A 27-year-old female was recently diagnosed with mesothelioma and asbestosis approximately eight and a half years after initial exposure to asbestos. This case is exceptional for many reasons. The first is due to her extremely short latency period, which is usually between 15 and 40 years. The second is because the woman is still alive, 12 years after diagnosis. Mesothelioma patients, even when the disease is caught in its first stage, have an average survival rate of 32 months. That this woman is still alive more than a decade after diagnosis gives hope to many suffering from the disease. A study was authored by researchers from the Baun School of Public Health and Community Medicine.

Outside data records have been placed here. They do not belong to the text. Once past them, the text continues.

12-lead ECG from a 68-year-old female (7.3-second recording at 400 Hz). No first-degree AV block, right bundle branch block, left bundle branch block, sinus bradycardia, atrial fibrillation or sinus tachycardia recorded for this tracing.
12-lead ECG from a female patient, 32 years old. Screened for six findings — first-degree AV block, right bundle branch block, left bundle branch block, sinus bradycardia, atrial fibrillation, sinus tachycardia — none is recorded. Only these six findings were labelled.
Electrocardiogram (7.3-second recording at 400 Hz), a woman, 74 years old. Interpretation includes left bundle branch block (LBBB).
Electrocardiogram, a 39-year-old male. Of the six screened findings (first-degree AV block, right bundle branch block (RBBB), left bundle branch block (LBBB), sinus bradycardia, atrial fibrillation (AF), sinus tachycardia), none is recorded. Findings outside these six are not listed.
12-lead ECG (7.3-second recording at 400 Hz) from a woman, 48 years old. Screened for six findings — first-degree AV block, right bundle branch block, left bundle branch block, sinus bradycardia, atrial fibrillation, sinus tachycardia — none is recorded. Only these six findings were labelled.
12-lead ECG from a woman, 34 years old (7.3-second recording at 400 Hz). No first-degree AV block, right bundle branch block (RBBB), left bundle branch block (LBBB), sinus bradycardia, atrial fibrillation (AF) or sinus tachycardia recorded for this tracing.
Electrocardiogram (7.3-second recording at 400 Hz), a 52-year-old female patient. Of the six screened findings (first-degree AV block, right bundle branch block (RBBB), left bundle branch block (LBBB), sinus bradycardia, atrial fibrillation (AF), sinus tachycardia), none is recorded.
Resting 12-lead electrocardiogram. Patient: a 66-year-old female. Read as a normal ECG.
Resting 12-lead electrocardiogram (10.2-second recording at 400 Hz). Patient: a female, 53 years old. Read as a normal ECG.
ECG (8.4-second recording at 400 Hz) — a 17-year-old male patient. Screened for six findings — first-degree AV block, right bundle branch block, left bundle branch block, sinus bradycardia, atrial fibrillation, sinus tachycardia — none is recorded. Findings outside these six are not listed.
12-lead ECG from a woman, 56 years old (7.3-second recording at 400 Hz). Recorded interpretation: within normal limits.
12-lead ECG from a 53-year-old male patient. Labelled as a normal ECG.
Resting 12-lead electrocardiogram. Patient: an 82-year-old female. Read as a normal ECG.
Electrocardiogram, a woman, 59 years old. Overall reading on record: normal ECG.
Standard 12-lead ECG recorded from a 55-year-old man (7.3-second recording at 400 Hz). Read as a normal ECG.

Asbestos exposure attorneys hope that mesothelioma patients will be inspired by this woman’s experience. Development of asbestos-related illnesses can be devastating and ultimately debilitating, but it is important to remember that not all diagnoses are alike. This woman is in remission, still working, and has completed a successful pregnancy.
Her symptoms included shortness of breath, upper back pain, and loss of appetite. Like most mesothelioma and asbestosis patients, the woman was exposed to asbestos through occupation. She recalled her first exposure in 1989 during intensive renovation/demolition work at her office in an airport. Buildings constructed before 1979 contain large amounts of asbestos that can be disturbed and inhaled by innocent workers and bystanders through renovation and demolition. This is one of the most common and dangerous forms of exposure.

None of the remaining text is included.